Les nouvelles modalités de prescription des Infirmiers en Pratique Avancée (IPA)

L'évolution la plus significative du cadre réglementaire récent réside dans l'élargissement de l'autonomie de prescription de l'IPA, qui dispose désormais de la capacité d'effectuer des primo-prescriptions soit l'initiation de traitements ou d'examens dans des domaines strictement encadrés par la loi.

  • Un champ de compétence élargi : Dans le cadre du suivi de ses patients, l'IPA est habilité à prescrire une vaste gamme d'examens complémentaires, incluant tant les bilans biologiques courants (numération, ionogramme, glycémie) que les examens de radiologie ou les analyses bactériologiques telles que l'ECBU. Cette autonomie s'étend également aux produits de santé, englobant les dispositifs médicaux indispensables (pansements, lits médicalisés, aides à la marche), ainsi que les compléments nutritionnels et les substituts nicotiniques.
  • La prescription médicamenteuse et les arrêts de travail : En ce qui concerne l'arsenal thérapeutique, l'IPA intervient selon des listes fixées par arrêté pour prescrire des médicaments spécifiques, allant des antalgiques de paliers 1 et 2 à l'ajustement des traitements pour les pathologies chroniques préalablement diagnostiquées. Dans le domaine de la psychiatrie, ses compétences incluent les anxiolytiques de type hydroxyzine ou les correcteurs d'effets secondaires, tandis que la prescription d'antibiotiques est désormais possible suite à la réalisation d'un test rapide (TROD) pour certaines pathologies. Par ailleurs, afin de simplifier le parcours de soins, l'IPA peut désormais délivrer des arrêts de travail de courte durée, généralement limités à trois jours.
  • Une autonomie indissociable de la coordination : Toutefois, cette autonomie ne remplace pas la collaboration médicale, car la coordination demeure le pilier central du dispositif : chaque acte ou consultation fait l'objet d'un compte-rendu systématique rédigé par l'IPA, lequel doit impérativement être transmis au médecin traitant via les outils numériques partagés, tels que Mon Espace Santé ou le Dossier Médical Partagé (DMP).

Incidences des évolutions règlementaires des IPA chez les éditeurs de logiciel santé

Les évolutions réglementaires majeures de 2025 et 2026, notamment l'accès direct et l'élargissement de la
primo-prescription, imposent aux éditeurs de logiciels de santé médicaux des mises à jour structurelles profondes.

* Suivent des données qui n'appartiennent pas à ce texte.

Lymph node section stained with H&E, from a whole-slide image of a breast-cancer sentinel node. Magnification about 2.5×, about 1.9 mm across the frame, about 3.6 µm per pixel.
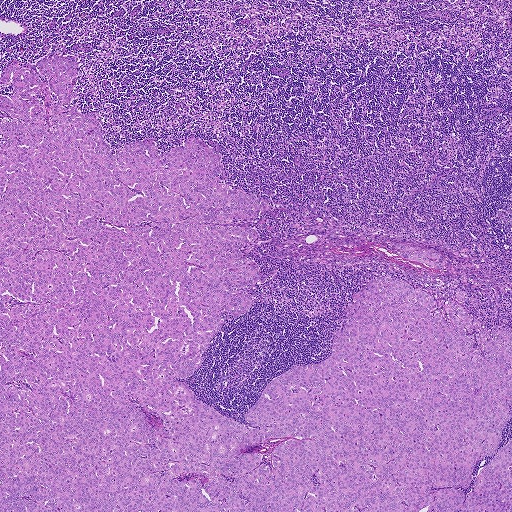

Pour les éditeurs, l'enjeu est donc de transformer le logiciel infirmier (historiquement tourné vers le soin et la facturation d'actes prescrits) en un logiciel de consultation et de prescription autonome, tout en garantissant un maillage sécurisé avec le médecin traitant. Cela rapproche techniquement le logiciel IPA de celui d'un médecin généraliste ou d'un spécialiste.

Afin de mettre en phase leurs solutions avec ces évolutions, les éditeurs vont devoir mettre en œuvre des développements prioritaires.

En adoptant une architecture basée sur des API RESTful FHIR (notamment dans sa version R4 ou R5), les éditeurs garantissent une interopérabilité native et nativement conforme au RGPD. Les données de santé (observations, prescriptions, antécédents) sont modélisées sous forme de ressources" standardisées en format JSON ou XML. Cette approche permet non seulement de satisfaire aux exigences européennes de portabilité, mais aussi de connecter de manière transparente le logiciel aux plateformes étatiques comme Mon Espace Santé en France.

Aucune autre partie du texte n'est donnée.